How would I derive the Schrödinger Equation as a limit of the von Neumann equation?
The quantum Liouville equation (von Neumann equation) is given by
$$i \hbar \: \partial_t \rho = [ H, \rho ] \quad .$$
Similarly, the Schrödinger equation reads
$$ i \hbar \: \partial_t |\psi\rangle = H |\psi \rangle \quad .$$
I'm assuming that the Schrödinger equation is a limiting case of the Liouville (mixed states to pure state), but how would I write that mathematically?
Here is my attempt…
My guess is that it goes something like
$$\rho = \sum_i p_i | \psi_i \rangle \langle \psi_i | \quad .$$
Insert that into the Quantum Liouville equation:
\begin{align}
i \hbar \: \partial_t \rho &= \sum_i p_i [ H, | \psi_i \rangle \langle \psi_i |]\\
i \hbar \: \partial_t \rho &= \sum_i p_i (H | \psi_i \rangle \langle \psi_i | – | \psi_i \rangle \langle \psi_i | H )\\
i \hbar \: \partial_t \rho &= \sum_i p_i E_i ( | \psi_i \rangle \langle \psi_i | – | \psi_i \rangle \langle \psi_i | ) = 0 .
\end{align}
Which obviously doesn't work.
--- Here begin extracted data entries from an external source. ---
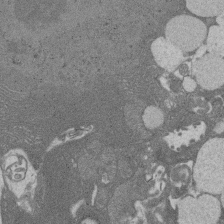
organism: Rat
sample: Salivary granule
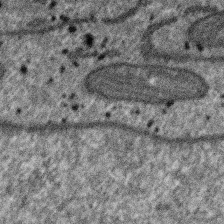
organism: Human
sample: Lung epithelial cells infected with SARS-CoV-2
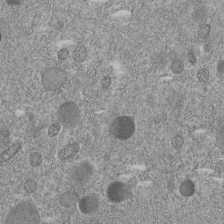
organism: C. elegans
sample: C. elegans embryo early stage
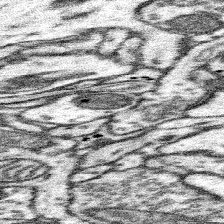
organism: Mouse
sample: Somatosensory cortex neuropil
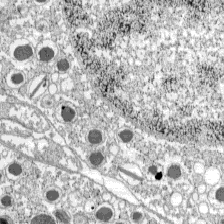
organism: C57BL Mouse
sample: Pancreatic islet
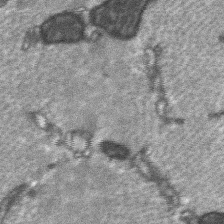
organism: C57BL Mouse
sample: Soleus
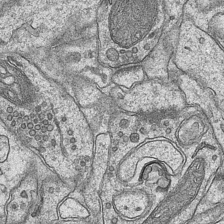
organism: Mouse
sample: CA1 Hippocampus
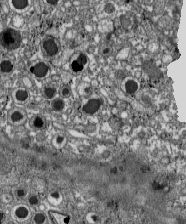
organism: C57BL Mouse
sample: Pancreatic islet
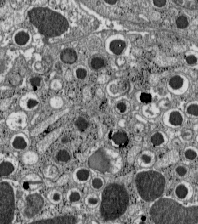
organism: C57BL Mouse
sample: Pancreatic islet
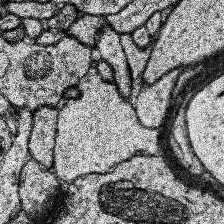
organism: Human
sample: Temporal Lobe
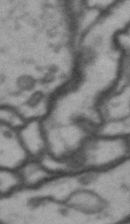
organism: Drosophila
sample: Brain
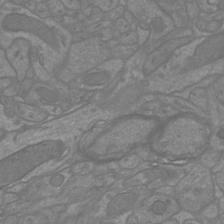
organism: Mouse
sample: Cortical neurons
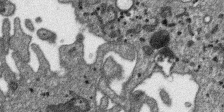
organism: Human
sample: Lung epithelial cells infected with SARS-CoV-2
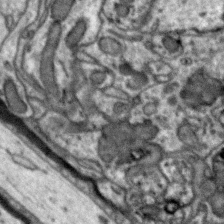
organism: Zebra finch
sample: Brain
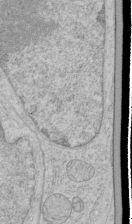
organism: Human
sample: Mitochondria in HCT116 cells
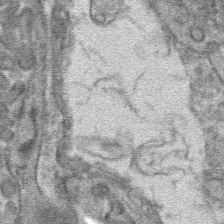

Can anyone help?
For reference, I'm looking notation from here on Wikipedia.
Best Answer
I would not describe the situation this way, but I would say they are certainly related. If you wanted my opinion on which is primal, I would say the Schrodinger equation.
Anyways, take your definition of $$ \rho = \sum_i p_i |\Psi_i\rangle\langle\Psi_i| $$ and take the "limit" where all $p_i\to 0$ except for one of them $p_0 \to 1$. This is called a "pure state," and pure states are the main purview of the Schrodinger equation, so we will be able to derive a relationship.
For the pure state we have: $$ \rho_{\text{pure}} = |\Psi_0\rangle\langle\Psi_0|\;. $$
Setting $\hbar=1$, the Schrodinger equation for our state $|\Psi_0\rangle$ is: $$ i\partial_i|\Psi_0\rangle = H|\Psi_0\rangle\;,\tag{A} $$ and its Hermitian conjugate is: $$ -i\partial_i\langle\Psi_0| = \langle\Psi_0|H.\tag{B} $$
Therefore, the Liouville-von-Neumann equation follows from the Schrodinger equation since: $$ i\partial_t\rho_{\text{pure}}=i\partial_t(|\Psi_0\rangle\langle\Psi_0|) $$ $$ = i\left(H|\Psi_0\rangle\langle\Psi_0| - |\Psi_0\rangle\langle\Psi_0|H\right)\tag{C} $$ $$ =i[H,\rho_{\text{pure}}]\;, $$ where the third line (tagged "C") follows by plugging in the the two forms of the Schrodinger equation in Eq. (A) and Eq. (B).
Update (writing up TF's comments as a answer to the converse question):
Assuming the Hamiltonian is time-independent, I can formally solve the LvN equation by writing: $$ \rho(t) = U(t)\rho(0)U^\dagger(t)\;, $$ where $U(t) = e^{-iHt}$.
Therefore, for a pure state: $$ \rho(t) = |\Psi(t)\rangle\langle\Psi(t)| = U(t)|\Psi(0)\rangle\langle\Psi(0)|U^\dagger(t)\;, $$ where we now identify $$ |\Psi(t)\rangle = U(t)|\Psi(0)\rangle\;. $$
Now, we see that $$ \partial_t|\Psi(t)\rangle = (\partial_t U(t))|\Psi(0)\rangle =-iH|\Psi(t)\rangle\;, $$ which is the Schrodinger equation.